The experiments are conducted for an increasing number of spin orbitals, eventually exhausting each of the quantum chips. We can see clearly how the errors, irrespective of the device or simulator, follow each other, with the highest errors obtained in the dissociation limit. This is expected, since here, the Hartree-Fock state is expected to be furthest from the actual state, and thus more adaptive iterations are required to obtain the same accuracy, but in general the FAST curves are smooth and follow the CASCI curve closely on both machines. With 16 qubits, which exhausts the IQM Sirius machine, the calculation has not fully converged after 60 iterations, but convergence is still smooth towards the CASCI results. The same effect can be seen even stronger with 20 spin orbitals, exhausting the IQM Garnet chip.



The case for butyronitrile
Butyronitrile is an interesting subject of study for both scientific research and technological applications.

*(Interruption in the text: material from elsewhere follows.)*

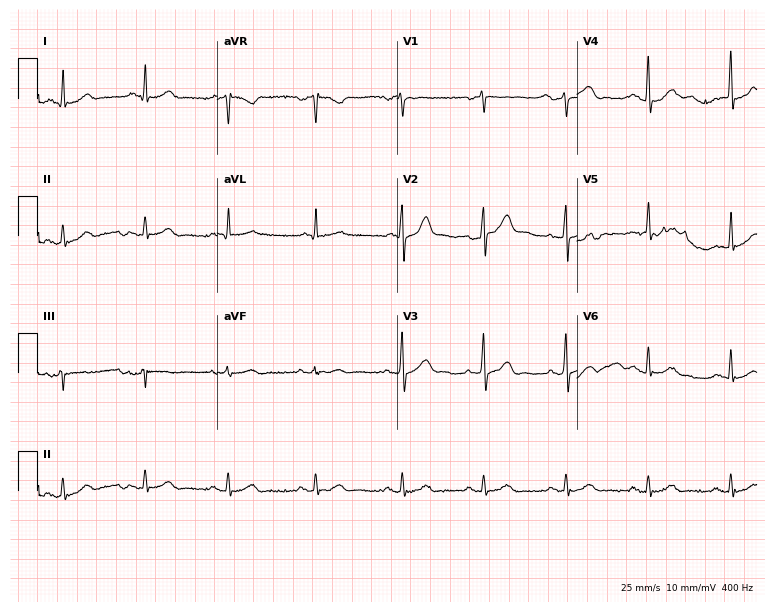
Resting 12-lead electrocardiogram. Patient: a 68-year-old male. Read as a normal ECG.
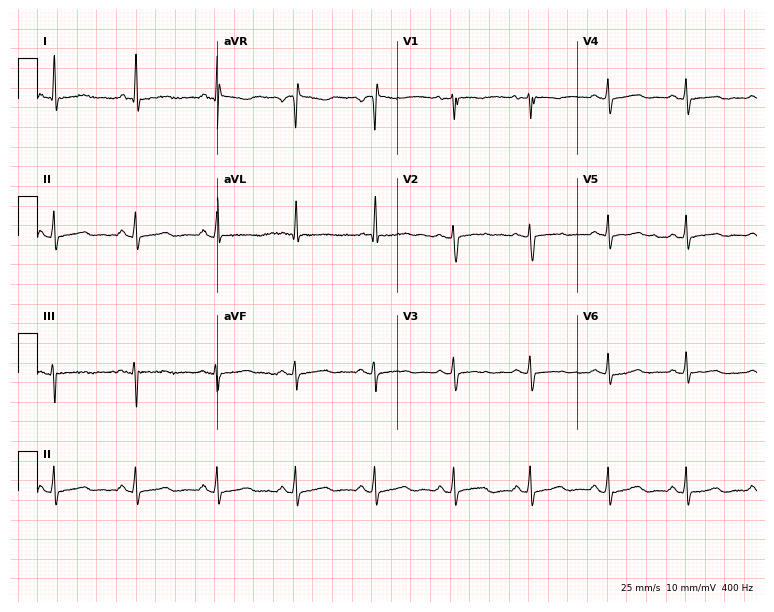
Electrocardiogram, a female, 61 years old. Of the six screened findings (first-degree AV block, right bundle branch block, left bundle branch block, sinus bradycardia, atrial fibrillation, sinus tachycardia), none is recorded. Findings outside these six are not listed.

From a broader perspective, butyronitrile has emerged in recent years as a promising electrolyte candidate in advanced technologies such as lithium-ion batteries and dye-sensitized solar cells (DSSCs). These applications are key components of ongoing efforts toward a sustainable energy transition, which, while environmentally essential, also introduce significant technical challenges.
DSSCs are regarded as a viable and cost-effective alternative to conventional p–n junction photovoltaic devices. Their commercial deployment is anticipated to become competitive with fossil fuel-based energy production within the next decade. Among the advantages of DSSCs are their favorable performance-to-cost ratio and their long operational lifetimes, attributed to minimal degradation under solar exposure. This makes them particularly attractive from both economic and environmental perspectives. However, improving their power conversion efficiency remains a critical hurdle. This primarily depends on the development of optimized electrolytes that can maintain desirable properties across both high and low temperature ranges.
Currently, liquid electrolytes perform adequately at elevated temperatures but suffer from high viscosity and freezing issues at lower temperatures, which limit their usability. Conversely, more volatile electrolytes are prone to evaporation or degradation above approximately 60°C. Therefore, the development of high-performance electrolytes that remain functional across a wide temperature spectrum is a primary focus in DSSC research.
Similar electrolyte-related limitations are encountered in lithium-ion batteries, especially under low-temperature conditions where increased viscosity reduces ion mobility between electrodes, thereby diminishing battery performance. Another critical issue arises at high voltages, where electrolyte decomposition at the cathode surface leads to efficiency loss and reduced battery lifespan.
In both contexts, butyronitrile has shown significant promise due to its favorable physico-chemical properties, including low viscosity at reduced temperatures and chemical stability against cathode oxidation. These characteristics make it a strong candidate for improving the reliability and performance of next-generation energy storage and conversion technologies.